Exercise aim
Find the line with "sample: Somatosensory cortex neuropil" in the records below. Output exactly from there until after the line with "sample: Mitochondria in HCT116 cells", without pictures.

Dataset excerpts:
^^^^^^^^

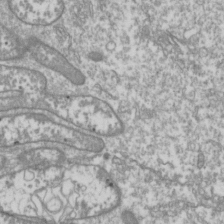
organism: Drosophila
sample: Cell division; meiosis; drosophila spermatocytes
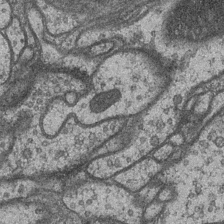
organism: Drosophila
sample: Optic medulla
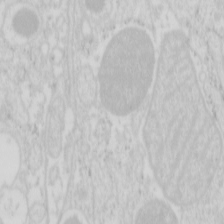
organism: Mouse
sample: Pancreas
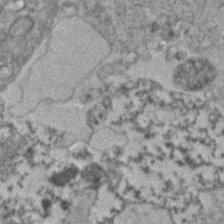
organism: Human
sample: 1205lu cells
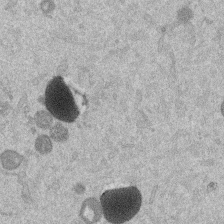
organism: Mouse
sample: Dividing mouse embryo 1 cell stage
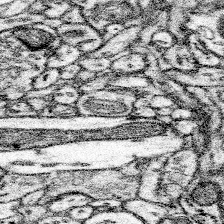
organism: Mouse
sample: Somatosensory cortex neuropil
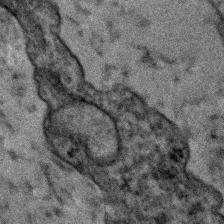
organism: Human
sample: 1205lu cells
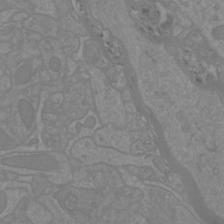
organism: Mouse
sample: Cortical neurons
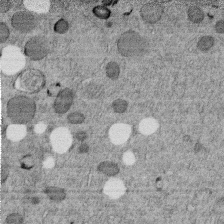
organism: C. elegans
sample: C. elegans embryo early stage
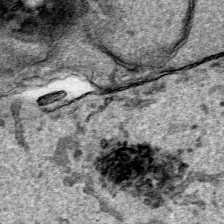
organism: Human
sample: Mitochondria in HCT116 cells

^^^^^^^^

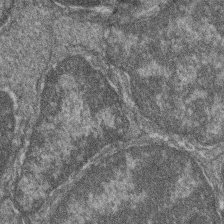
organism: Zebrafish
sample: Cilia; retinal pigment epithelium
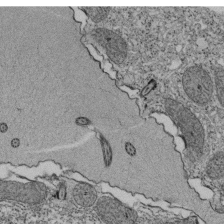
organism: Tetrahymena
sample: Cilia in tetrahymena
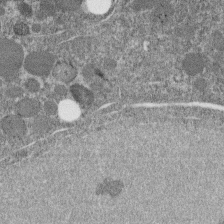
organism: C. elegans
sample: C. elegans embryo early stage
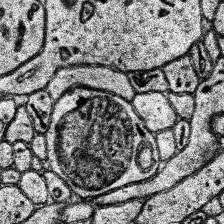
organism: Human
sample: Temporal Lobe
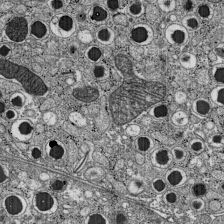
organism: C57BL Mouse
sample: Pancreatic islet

^^^^^^^^

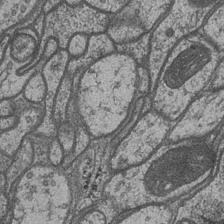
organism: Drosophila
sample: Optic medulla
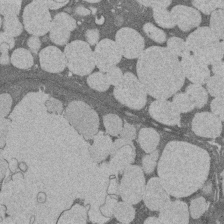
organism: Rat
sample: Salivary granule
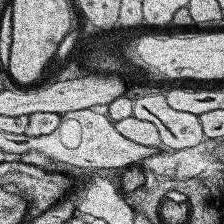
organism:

^^^^^^^^

Task response
sample: Somatosensory cortex neuropil
organism: Human
sample: 1205lu cells
organism: Mouse
sample: Cortical neurons
organism: C. elegans
sample: C. elegans embryo early stage
organism: Human
sample: Mitochondria in HCT116 cells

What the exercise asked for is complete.